The algae could be GSA or GDA. GSA(green spot algae, need a razor blade to remove it) is usually a sign of phospate deficiency, and GDA is a huge can of worms. If it is GDA(green dust algae, comes off easily as a dust) then do a quick search for a post I made called "My GDA Battle"


----------



## Carissa1 (Aug 25, 2007)

I think it's gda. It comes off easily.

I've used new test kits, old solution, new solution, etc. It may not be 0 but it's close enough to give me a <20 reading which is the tolerance of my test kit. When I add magnesium, the kit gives me GH readings, so it's working in that respect.

KH is also 0 or at least <10 out of the tap. The water is so soft that it leached copper out of the pipes and caused massive failures in my in-laws house which was only 12 years old. They had to completely replumb their house with plastic. The upstairs bathroom here has continual blue-green stains in the tub and sink caused by the copper leaching out of the pipes and coming out in the water. So I don't think my test kit is at fault. Only extremely soft water could accomplish this.


----------



## apistaeasy (Jul 16, 2004)

Where do you live that has such soft water?

Here's a link to the "My GDA Battle"


----------



## Carissa1 (Aug 25, 2007)

Newfoundland.

I just found this about the water:

The Langelier index for the water here is -.56.

What is the Langelier Index? 
The Langelier index (LI) is an approximate measure of the degree of saturation of calcium carbonate in water.
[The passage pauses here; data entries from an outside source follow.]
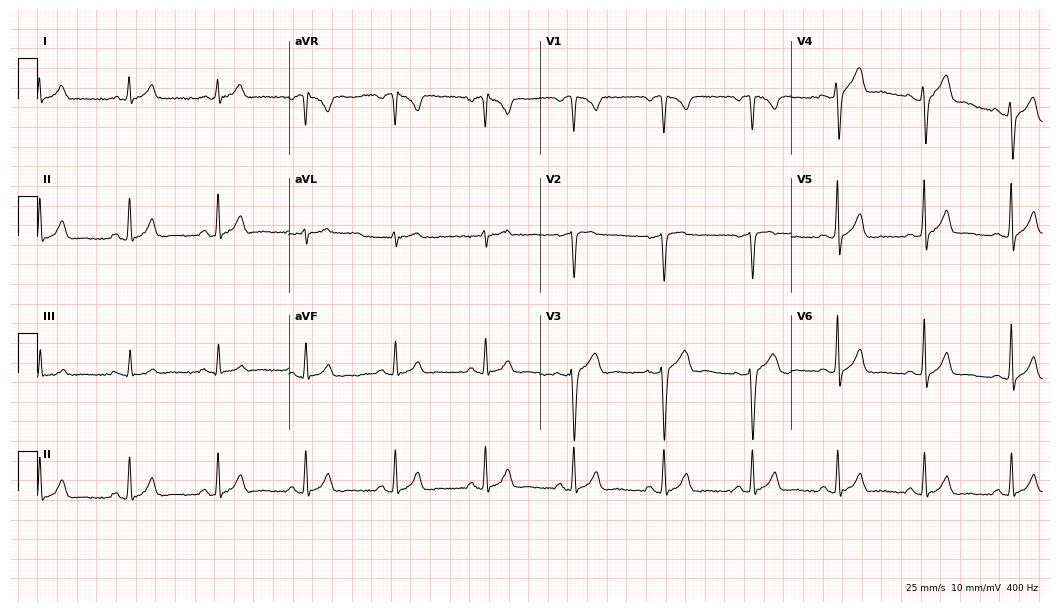
12-lead ECG from a 52-year-old male patient (10.2-second recording at 400 Hz). Recorded interpretation: within normal limits.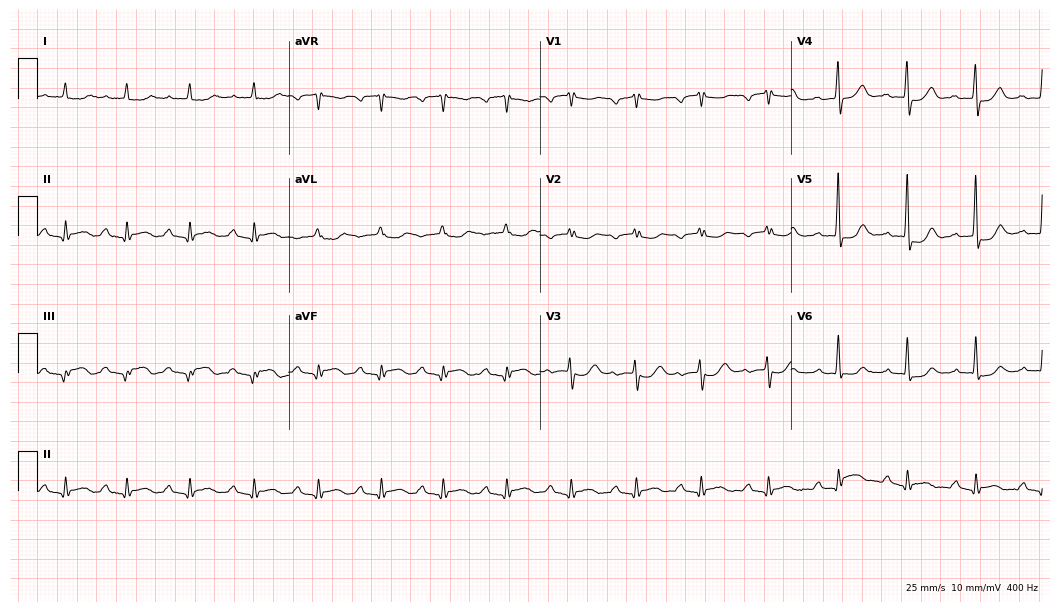
Resting 12-lead electrocardiogram (10.2-second recording at 400 Hz). Patient: a 66-year-old man. The tracing shows first-degree AV block.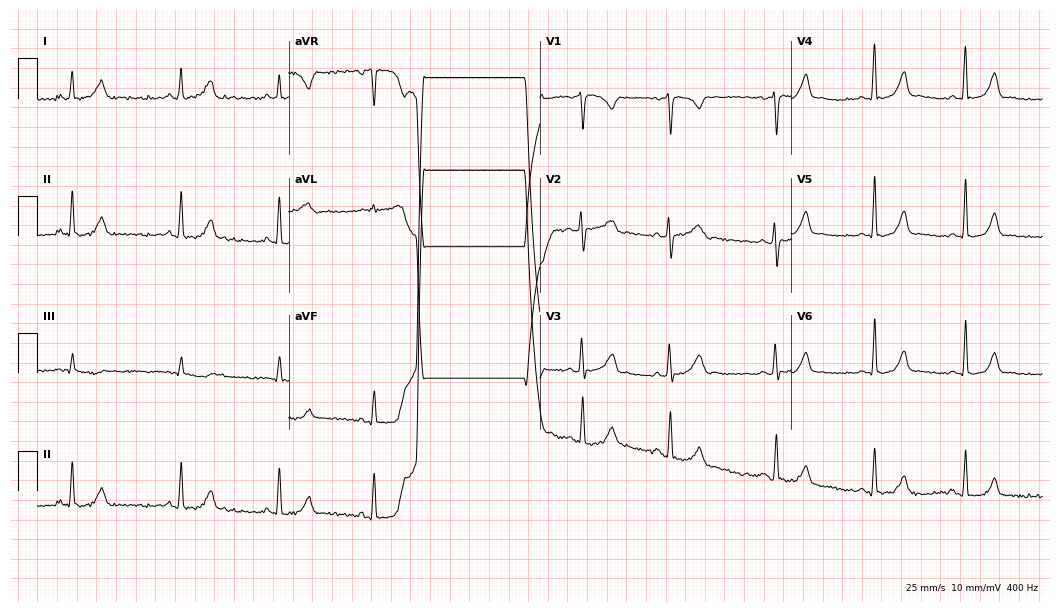
Standard 12-lead ECG recorded from a female, 30 years old (10.2-second recording at 400 Hz). None of these six findings is recorded: first-degree AV block, right bundle branch block (RBBB), left bundle branch block (LBBB), sinus bradycardia, atrial fibrillation (AF), sinus tachycardia. Findings outside these six are not listed.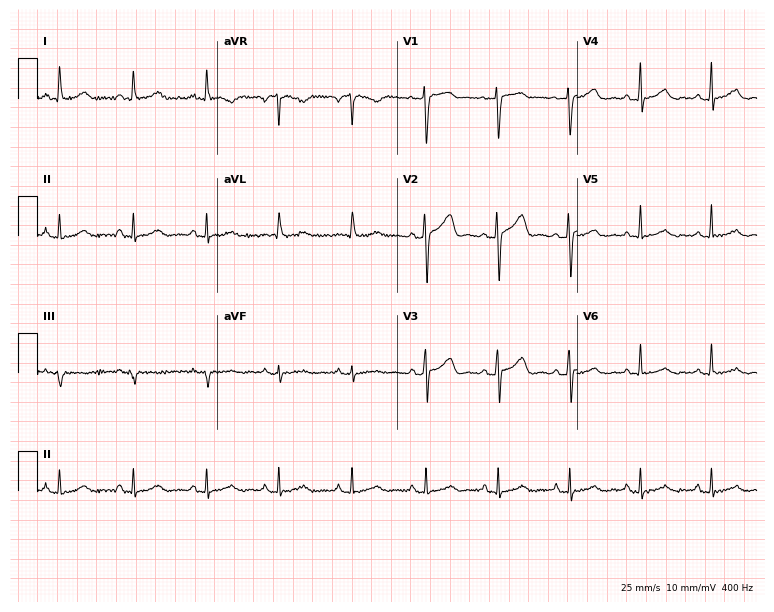
12-lead ECG from a 64-year-old woman. Recorded interpretation: within normal limits.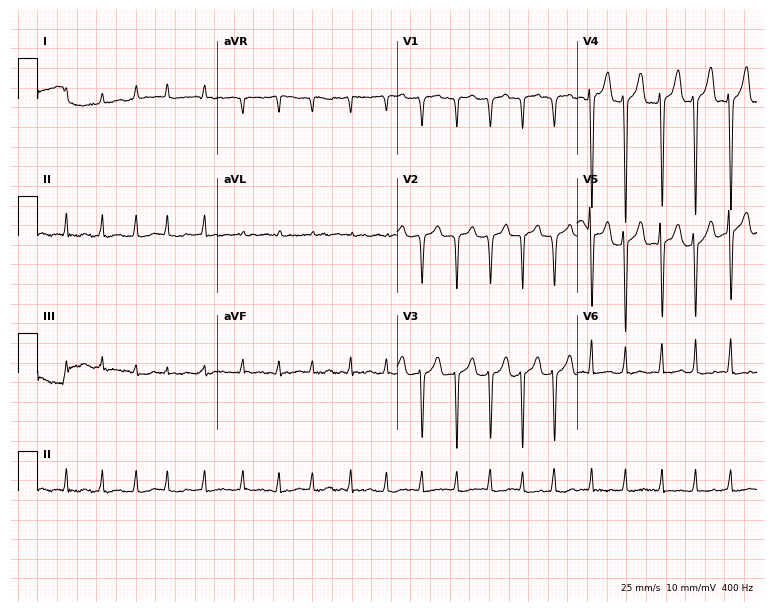
Standard 12-lead ECG recorded from a male, 77 years old. None of these six findings is recorded: first-degree AV block, right bundle branch block, left bundle branch block, sinus bradycardia, atrial fibrillation, sinus tachycardia.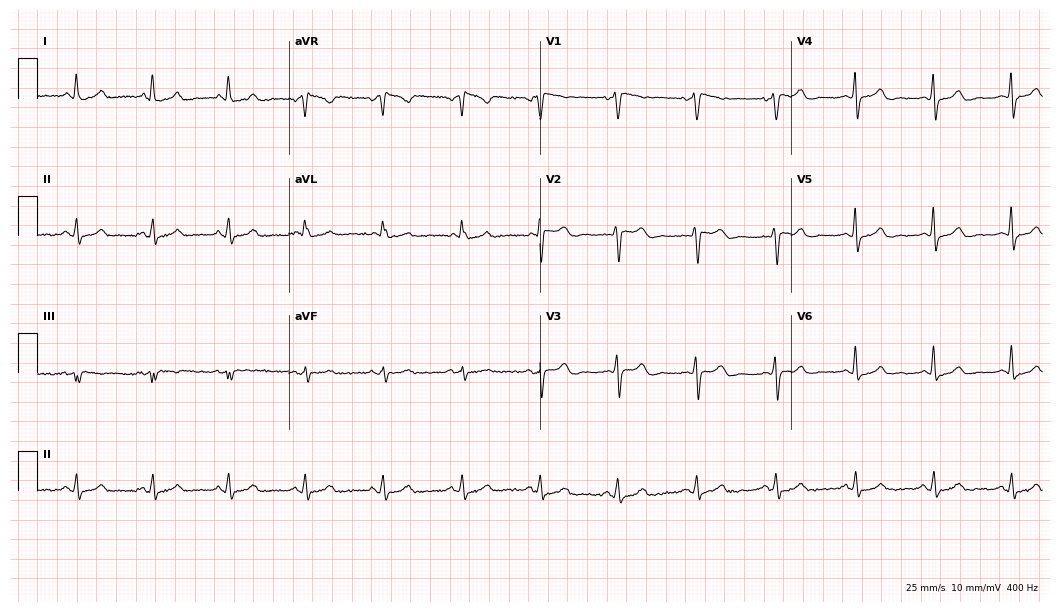
12-lead ECG from a woman, 60 years old. Labelled as a normal ECG.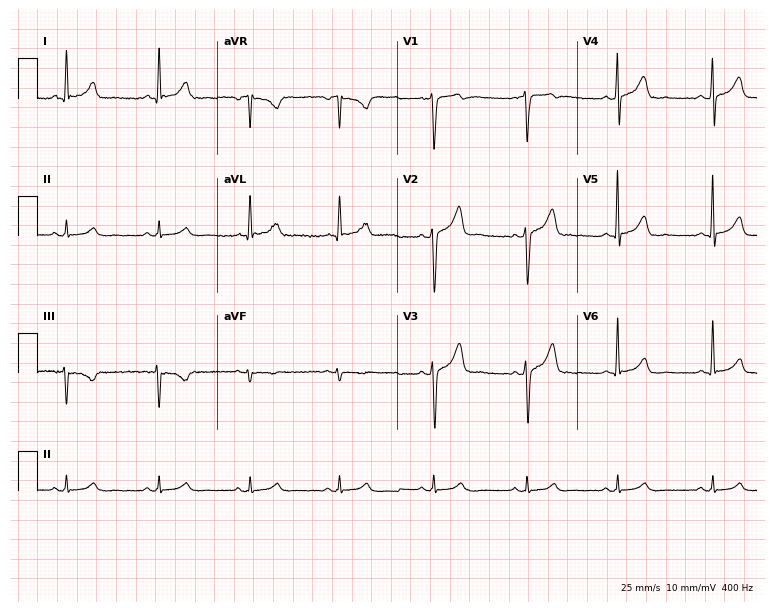
Resting 12-lead electrocardiogram (7.3-second recording at 400 Hz). Patient: a 56-year-old man. Read as a normal ECG.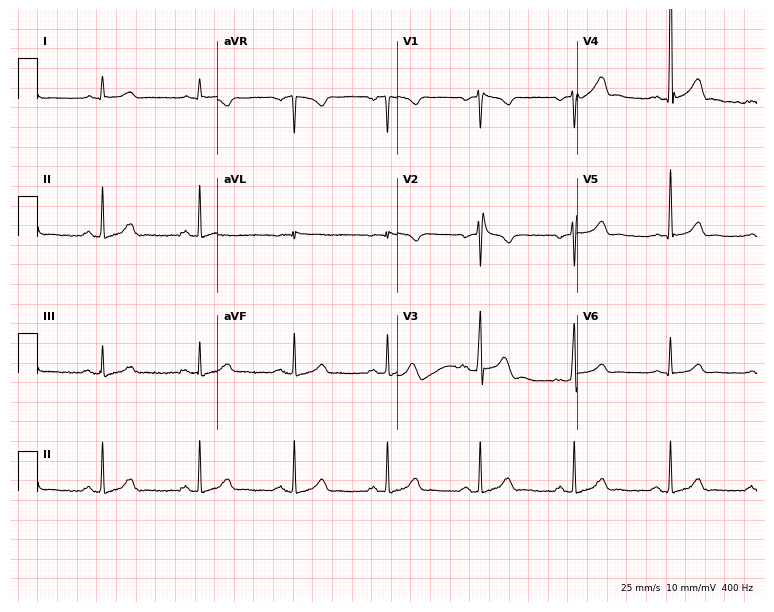
Resting 12-lead electrocardiogram (7.3-second recording at 400 Hz). Patient: a man, 50 years old. None of these six findings is recorded: first-degree AV block, right bundle branch block, left bundle branch block, sinus bradycardia, atrial fibrillation, sinus tachycardia.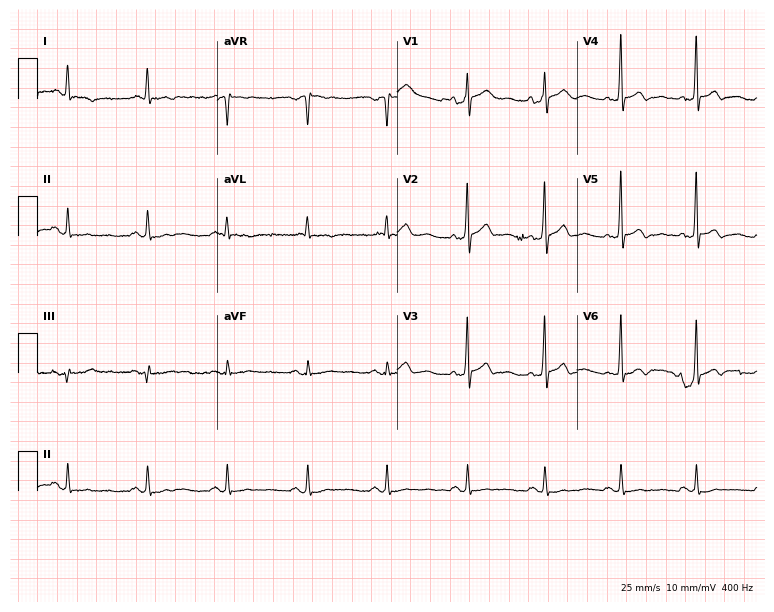
ECG (7.3-second recording at 400 Hz) — a man, 61 years old. Screened for six findings — first-degree AV block, right bundle branch block, left bundle branch block, sinus bradycardia, atrial fibrillation, sinus tachycardia — none is recorded.

It is 
calculated using the pH, alkalinity, hardness, total dissolved solids, and water temperature of a water sample collected at 
the tap. If the; 
· LI is negative: The water is under saturated with calcium carbonate and will tend to be corrosive in the 
distribution system 
· LI is positive: The water is over saturated with calcium carbonate and will tend to deposit calcium carbonate 
forming scales in the distribution system 
· If LI is close to zero: The water is just saturated with calcium carbonate and will neither be strongly corrosive or 
scale forming.


----------



## Carissa1 (Aug 25, 2007)

Just doing some more research...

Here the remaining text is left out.